Why did he say these things? If the US needs Israel’s settlements for some purpose of US policy, why would he talk that way? But if, conversely, as I hope and also believe, the settlements are harmful to some US interests without being beneficial to any other US interests, why does the US permit them?
Even considering the “US National Interest” to be a forever evolving abstraction arrived at by a balancing of economic and political interests, how can this national interest be deemed to require or to support something which hurts the US without also helping it?
Is the US afraid that it will lose its so-called “battleship in the Middle East” if it tries to force Israel to remove the settlements or the settlers?
This fear is hard to credit. There is no longer a USSR for Israel to turn to as an alternative “sugar daddy” and protector. If China were to begin building an extensive world-wide network of military bases of the sort that the US maintains, surely it would begin in the far East, not in the Mediterranean. On the other hand, perhaps Israel is thinking of China as a new sponsor. Maybe Israel imagines a Chinese UNSC veto replacing the USA veto if the USA gets too uppity.
But as matters stand, wouldn’t the US be better off to have easy and untroubled relations with the Arab and Muslim countries (and their peoples) by curbing Israel’s worst excesses, and especially the illegalities of its wall and settlements in occupied territories, than by encouraging and permitting these things?
As I see it, and I’d welcome opposing views, the US can maintain its military empire and fight its wars for as long as it wants to do so without Israel’s settlements and without Israel’s current (2010) program of re-expulsions of Palestinians and horrible blockade of Gaza. The money America pours into Israel (and Egypt) should pay for whatever help Israel offers.
The US is now squarely in the unenviable position of having stated that peace (and a mere freeze on settlements, not removal of all settlers as the law would appear to require) is in the US national interest. To fail to force Israel to comply with US desires leaves the US either looking like a liar (about its interests), powerless as to Israel, or powerless as to powers (various lobbies, including “the lobby”) which compel US foreign policy in ways even a president cannot fight. No one or combination of these three possibilities can be attractive to President Obama or to the US generally.
And what of the future? If the US should allow Israel to complete (in 2010) the ethnic cleansing of Palestine which it began in 1947-50, will the US then allow Israel to fight further wars and to expand further into Arab territories, presumably in search of further water and further land? Will this, too, somehow be found to be in the US National Interest? Will there never be an end?

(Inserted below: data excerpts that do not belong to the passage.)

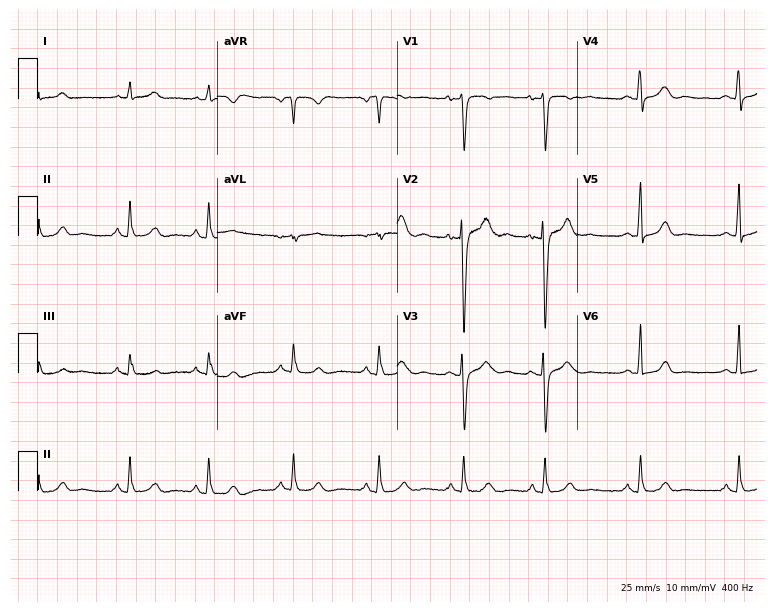
ECG (7.3-second recording at 400 Hz) — a female, 21 years old. Labelled as a normal ECG.
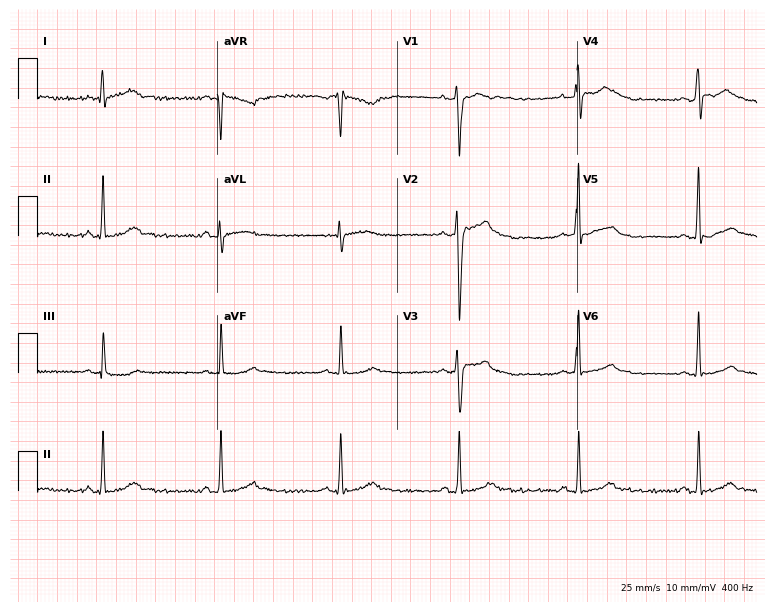
Resting 12-lead electrocardiogram (7.3-second recording at 400 Hz). Patient: a male, 28 years old. The tracing shows right bundle branch block.
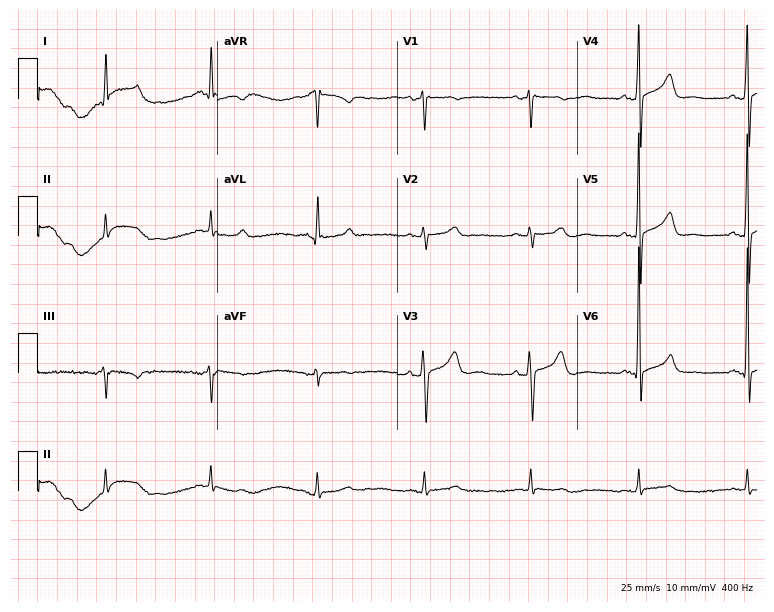
Electrocardiogram (7.3-second recording at 400 Hz), a male, 53 years old. Of the six screened findings (first-degree AV block, right bundle branch block, left bundle branch block, sinus bradycardia, atrial fibrillation, sinus tachycardia), none is recorded. Only these six findings were labelled.
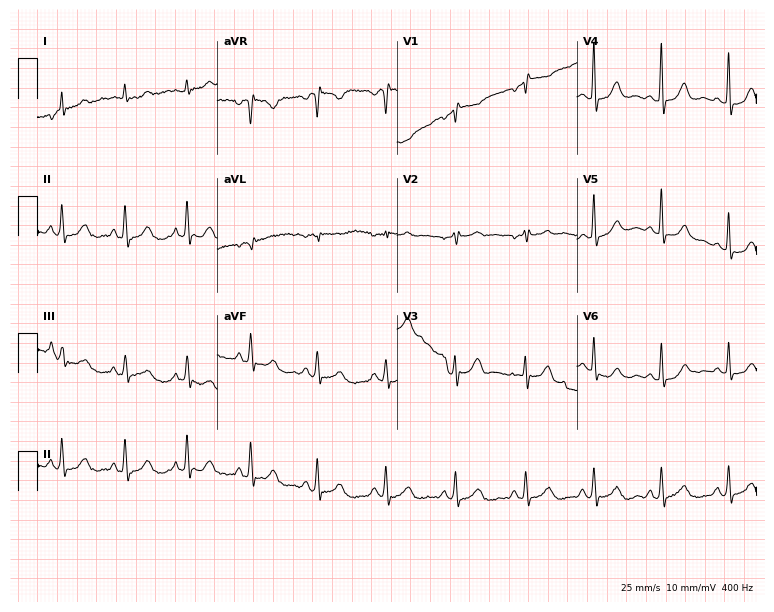
Standard 12-lead ECG recorded from a woman, 76 years old (7.3-second recording at 400 Hz). None of these six findings is recorded: first-degree AV block, right bundle branch block (RBBB), left bundle branch block (LBBB), sinus bradycardia, atrial fibrillation (AF), sinus tachycardia. Only these six findings were labelled.

Lastly, a word of caution to “the lobby”. If “the lobby” is not the cause (or, perhaps not even any smallest part of the cause) of the US’s pro-Israel hard-line policy, then “the lobby” is merely a self-deluded charade, and a charade very dangerous to Jews because if US policy ever does change (upon a showing that US support for Israel has badly damaged US interests), “the lobby” will be blamed for what went before and will have no means to challenge such blame, given its self-congratulation (and evident power) over the years.